KU Leuven biologists have discovered a molecular on-off switch that controls how a mouse brain responds to vision loss. When the switch is on, the loss of sight in one eye will be compensated by the other eye, but also by tactile input from the whiskers. When the switch is off, only the other eye will take over. These findings may help improve patient susceptibility to sensory prosthetics such as cochlear implants or bionic eyes.

Our brain adjusts to changes of all kind. This brain plasticity is useful for neural development and learning, but also comes into play when the nervous system is damaged. For instance, when we lose sight in one eye, our brain no longer receives sensory input from that eye, but it will compensate for that loss.

Research in adult mice has revealed two types of neuroplasticity in response to vision loss. "When a mouse loses sight in one eye, the remaining eye starts sending additional signals to the area in the brain that used to be served by the lost eye," biochemist Julie Nys from the KU Leuven Laboratory for Neuroplasticity and Neuroproteomic s explains. "After a while, the whiskers of the mouse - its sense of touch - step in as well. After a couple of weeks, the 'lost' area in the brain is entirely reclaimed and its brain activity is almost as high as it was before." This phenomenon, whereby the brain responds to sensory loss by combining input from several sensory systems, is known as cross-modal neuroplasticity.

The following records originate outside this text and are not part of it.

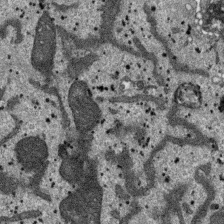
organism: Human
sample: Lung epithelial cells, uninfected (mock) control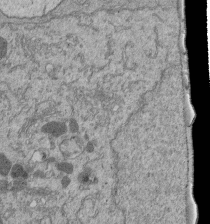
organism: Human
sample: Retinal organoid Rod and Cone cells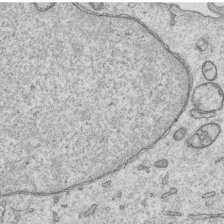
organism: Human
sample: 1205lu cells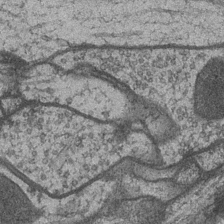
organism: Drosophila
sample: Optic medulla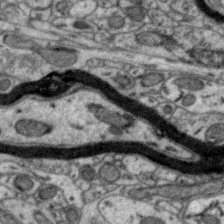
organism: Zebra finch
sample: Brain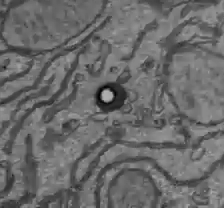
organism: C57BL Mouse
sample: Liver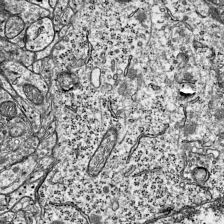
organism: Mouse
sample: Visual Cortex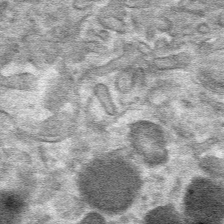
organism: Mouse
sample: Mouse hepatocytes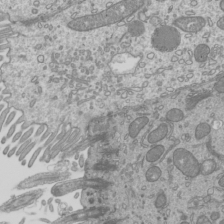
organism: Mouse
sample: Cilia; mouse epididymis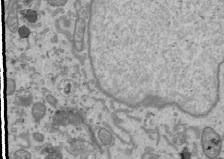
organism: Human
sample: Mitochondria in U2OS cells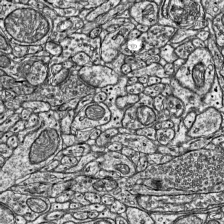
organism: Mouse
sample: Visual Cortex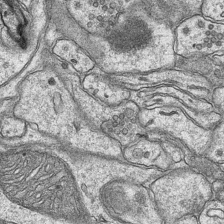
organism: Mouse
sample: CA1 Hippocampus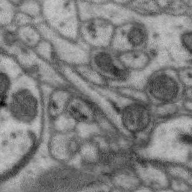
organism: Zebra finch
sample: Brain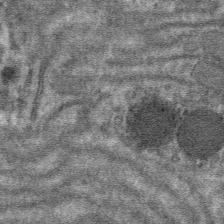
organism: Mouse
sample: Mouse hepatocytes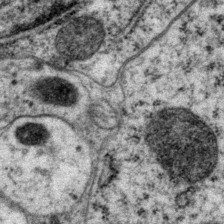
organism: P. pacificus
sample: Pharynx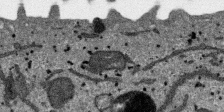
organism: Human
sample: Lung epithelial cells, uninfected (mock) control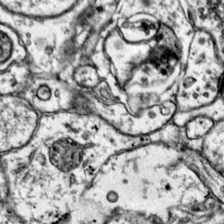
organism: Mouse
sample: Primary visual cortex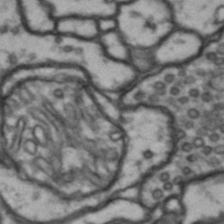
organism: Drosophila
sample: Brain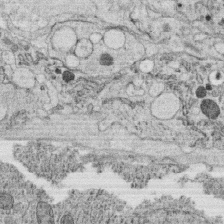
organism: C. elegans
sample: C. elegans oocyte; sperm cells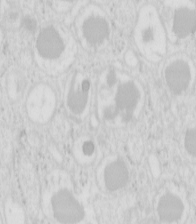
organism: Mouse
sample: Pancreas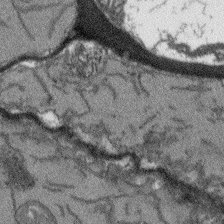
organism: Arabidopsis thaliana
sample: Root tip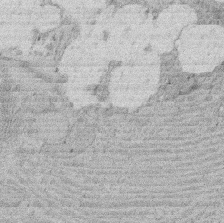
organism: Rat
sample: Salivary granule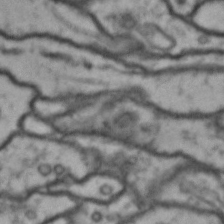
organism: Drosophila
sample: Brain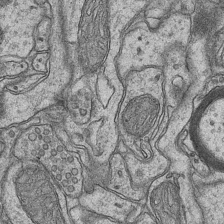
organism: Mouse
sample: CA1 Hippocampus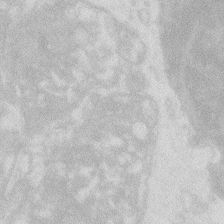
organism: Zebrafish
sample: Macrophage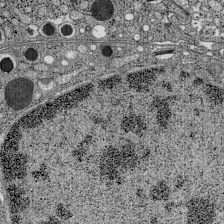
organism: C57BL Mouse
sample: Pancreatic islet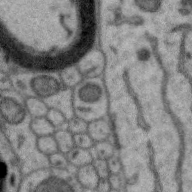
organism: Zebra finch
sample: Brain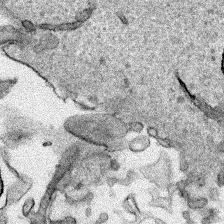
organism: Human
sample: Mitochondria in HCT116 cells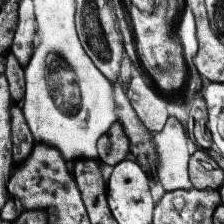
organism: Human
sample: Temporal Lobe

Age-related response to vision loss

The KU Leuven researchers discovered that cross-modal plasticity is age-dependent in an unexpected way: "In adult mice both the remaining eye and the whiskers compensate for the lack of vision in one eye. But in adolescent mice, only the functioning eye takes over. And yet, you would expect more plasticity in younger animals, because the brain undergoes major transformations during adolescence."

What is more, the study shows that the adolescent response can also be triggered in the brain of adult mice. "When you expose adult mice to darkness before removing their eye, they recover differently: their other senses take over to a smaller degree, similar to what happens in adolescent mice. The brain's response, in other words, rejuvenates when adult mice spend time in the dark."

On-off switch in the brain

The brain controls which senses compensate for the loss of sight in one eye, but the underlying process has always been a mystery - until now. "Adolescent and adult mice have the same brain structure, so that cannot explain their different responses to sensory loss. Instead, we discovered a molecular on-off switch that controls whether or not the whiskers take over."

"After comparing different molecules with an impact on brain activity, we decided to manipulate neuroplasticity with indiplon, a sedative that affects the communication between brain cells and is thus similar to the activity-reducing neurotransmitter GABA. In adult mice, indiplon suppressed cross-modal plasticity: the lack of vision in one eye was compensated by the remaining eye, but not by the whiskers. You could say that we managed to 'turn off' the whiskers."

Clinical applications

In view of medical applications, the new insights into neuroplasticity - involving one or more senses - are crucial, Professor Lut Arckens explains: "Deaf or hard-of-hearing people can benefit from cochlear implants. In young patients who were treated in time, these work very well. In other patients, however, the treatment is no longer effective, as the auditory areas in their brain have already been taken over by other senses. This outcome is difficult to reverse, but we might be able to prevent it by suppressing cross-modal plasticity. In other cases, by contrast, we could support optimal recovery by boosting cross-modal plasticity. But these applications require a lot of further research. Our study paves the way by showing that we need to pay more attention to how sensory systems influence each other in the brain, for instance after surgery."